Whilst his Honour’s reasons are brief, we are satisfied they conform with the principles expanded in such authorities as The State of Queensland & Anor v JL Holdings Pty Ltd. Thus we are satisfied no error of principle has been demonstrated, and accordingly leave to appeal should be refused.
We think it important to note because of the potential confusion which may arise in the future by reason of his Honour’s reference to Div 13.3 of the rules that, as acknowledged by both counsel before us, there has been no judicial consideration of the husband’s potential application under s 79A(1) or s 79A(1A) or summary dismissal of such an application. Thus it is clear, should the husband be so advised, he may file, at any time, a fresh application seeking relief under s 79A(1) or s 79A(1A). Thus the husband cannot be said to have suffered any substantial injustice as a result of his Honour’s decisions.
Costs
At the conclusion of the hearing before us we sought submissions from each party in respect of costs of the application. The husband’s counsel submitted that in considering whether an order should be made for costs the Court should have regard to the parties’ respective financial positions. He noted that the husband was in receipt of a pension, did not own property, and had no ability to meet a costs order.

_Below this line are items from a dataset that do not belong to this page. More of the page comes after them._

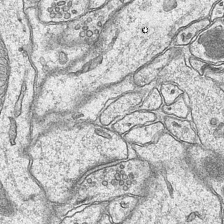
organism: Mouse
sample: CA1 Hippocampus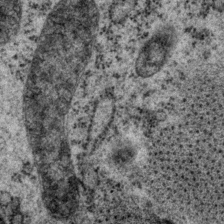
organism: P. pacificus
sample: Pharynx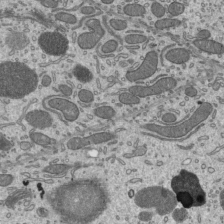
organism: Mouse
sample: Mouse epididymis efferent ductule cilia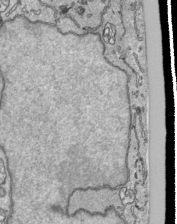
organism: Human
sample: Mitochondria in HCT116 cells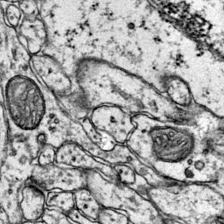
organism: Mouse
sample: Primary visual cortex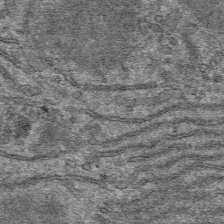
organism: Mouse
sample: Mouse hepatocytes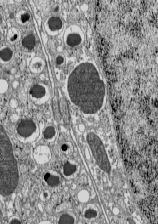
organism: C57BL Mouse
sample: Pancreatic islet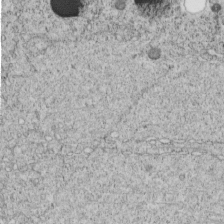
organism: C. elegans
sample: C. elegans embryo early stage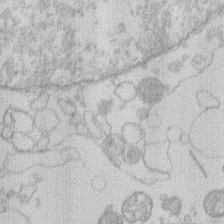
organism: Human
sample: Macrophage cells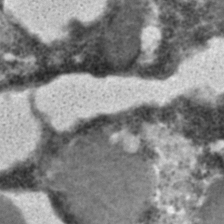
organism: C. elegans
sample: C. elegans embryo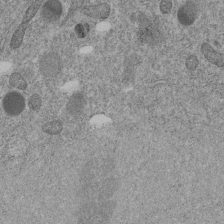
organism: C. elegans
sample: C. elegans embryo early stage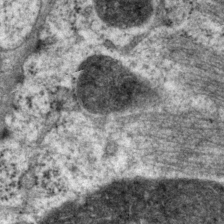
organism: P. pacificus
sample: Pharynx

The wife’s counsel submitted that the wife was not on legal aid and only in receipt of a modest salary of $400.00 per week net.
Notwithstanding the husband’s limited circumstances, we are satisfied that the husband should pay the wife’s costs of and incidental to this application. In so determining we note that the husband’s counsel conceded that the husband did not have to bring the application for leave to appeal, that no explanation was proffered for the husband’s delay which ultimately necessitated the application, and that neither party was in a strong financial position. We take these factors into account as well as the fact the husband has been wholly unsuccessful in this application. Accordingly we propose to order that the husband pay the wife’s costs of and incidental to the application for leave to appeal.
I certify that the preceding sixty five (65) paragraphs are a true copy of the reasons for judgment of the Honourable Full Court.